(Records from a collection)
☆ ☆ ☆ ☆ ☆

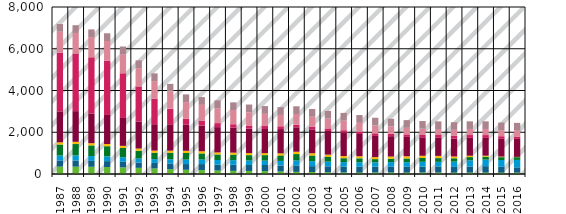
| Category | atmosphärische Deposition auf Gewässerflächen | Erosion | Grundwasser | Oberflächenabfluss | Drainagen | urbane Gebiete (Kanalisationssysteme) | industrielle Direkteinleiter | kommunale Kläranlagen | historischer Bergbau |
|---|---|---|---|---|---|---|---|---|---|
| 1987.0 | 354.273 | 293.903 | 235.979 | 528.851 | 105.769 | 1482.65 | 2814.303 | 999.287 | 370.835 |
| 1988.0 | 350.454 | 297.451 | 244.191 | 542.965 | 107.048 | 1469.214 | 2761.484 | 984.355 | 370.835 |
| 1989.0 | 345.361 | 281.662 | 233.448 | 510.129 | 105.65 | 1423.741 | 2691.069 | 964.446 | 370.835 |
| 1990.0 | 333.695 | 282.258 | 228.802 | 486.46 | 106.847 | 1391.089 | 2603.087 | 938.263 | 370.835 |
| 1991.0 | 316.728 | 267.391 | 217.821 | 445.584 | 101.517 | 1336.668 | 2139.632 | 910.785 | 370.835 |
| 1992.0 | 294.461 | 255.612 | 196.7 | 371.465 | 102.24 | 1295.34 | 1676.176 | 882.011 | 370.835 |
| 1993.0 | 266.894 | 265.218 | 180.953 | 308.591 | 98.529 | 1265.157 | 1212.72 | 851.94 | 370.835 |
| 1994.0 | 234.026 | 272.115 | 197.949 | 311.181 | 104.963 | 1256.418 | 749.264 | 820.574 | 370.835 |
| 1995.0 | 201.159 | 275.099 | 215.822 | 313.466 | 105.845 | 1246.136 | 295.876 | 789.208 | 370.835 |
| 1996.0 | 187.253 | 288.41 | 216.775 | 294.482 | 102.169 | 1234.299 | 235.346 | 754.62 | 370.835 |
| 1997.0 | 170.336 | 285.041 | 213.973 | 266.949 | 97.741 | 1211.044 | 192.411 | 716.81 | 370.835 |
| 1998.0 | 149.036 | 291.567 | 219.886 | 265.488 | 97.834 | 1193.996 | 167.073 | 675.78 | 370.835 |
| 1999.0 | 145.666 | 288.318 | 215.025 | 255.069 | 95.541 | 1174.534 | 151.038 | 631.527 | 370.835 |
| 2000.0 | 139.659 | 292.493 | 207.103 | 265.094 | 93.239 | 1157.875 | 142.531 | 584.053 | 370.835 |
| 2001.0 | 119.337 | 289.394 | 218.326 | 261.031 | 103.167 | 1160.864 | 134.238 | 543.961 | 370.835 |
| 2002.0 | 101.774 | 303.645 | 244.279 | 305.484 | 111.249 | 1169.433 | 125.944 | 511.25 | 370.835 |
| 2003.0 | 95.967 | 281.595 | 237.004 | 274.829 | 104.441 | 1144.985 | 117.763 | 485.922 | 370.835 |
| 2004.0 | 78.803 | 288.001 | 224.968 | 235.413 | 102.153 | 1135.241 | 117.875 | 467.975 | 370.835 |
| 2005.0 | 70.849 | 282.617 | 218.145 | 186.017 | 101.111 | 1121.232 | 117.987 | 457.411 | 370.835 |
| 2006.0 | 67.875 | 280.443 | 215.017 | 189.267 | 97.177 | 1066.05 | 119.741 | 418.43 | 369.649 |
| 2007.0 | 70.895 | 281.69 | 206.861 | 153.374 | 96.139 | 1014.771 | 121.494 | 381.562 | 368.463 |
| 2008.0 | 71.201 | 284.076 | 213.722 | 163.079 | 103.273 | 975.887 | 120.884 | 346.807 | 367.277 |
| 2009.0 | 70.189 | 278.249 | 217.546 | 179.025 | 104.641 | 927.066 | 122.698 | 314.908 | 366.091 |
| 2010.0 | 70.785 | 285.394 | 228.705 | 182.499 | 107.824 | 883.172 | 127.657 | 285.864 | 364.905 |
| 2011.0 | 68.629 | 284.343 | 230.515 | 178.121 | 105.298 | 867.115 | 134.622 | 287.349 | 364.905 |
| 2012.0 | 65.601 | 275.868 | 250.109 | 162.739 | 84.336 | 855.363 | 132.677 | 289.323 | 364.905 |
| 2013.0 | 65.067 | 294.952 | 291.501 | 158.928 | 65.659 | 855.155 | 134.862 | 291.297 | 364.905 |
| 2014.0 | 65.85 | 310.424 | 311.319 | 142.04 | 46.808 | 853.676 | 134.623 | 292.528 | 364.905 |
| 2015.0 | 64.447 | 277.741 | 328.183 | 136.521 | 27.419 | 849.804 | 126.785 | 290.017 | 364.905 |
| 2016.0 | 63.322 | 256.672 | 354.124 | 132.502 | 13.876 | 859.831 | 113.418 | 291.212 | 364.905 |

☆ ☆ ☆ ☆ ☆

§ **WHAT YOU HAVE TO DO**:
Taking the entries above, restate exactly those lines that fall between the line with "675.78 | 370.835 |" and the line with "543.961 | 370.835 |", keeping both of those lines too.

§ **FINISHED TASK**:
| 1998.0 | 149.036 | 291.567 | 219.886 | 265.488 | 97.834 | 1193.996 | 167.073 | 675.78 | 370.835 |
| 1999.0 | 145.666 | 288.318 | 215.025 | 255.069 | 95.541 | 1174.534 | 151.038 | 631.527 | 370.835 |
| 2000.0 | 139.659 | 292.493 | 207.103 | 265.094 | 93.239 | 1157.875 | 142.531 | 584.053 | 370.835 |
| 2001.0 | 119.337 | 289.394 | 218.326 | 261.031 | 103.167 | 1160.864 | 134.238 | 543.961 | 370.835 |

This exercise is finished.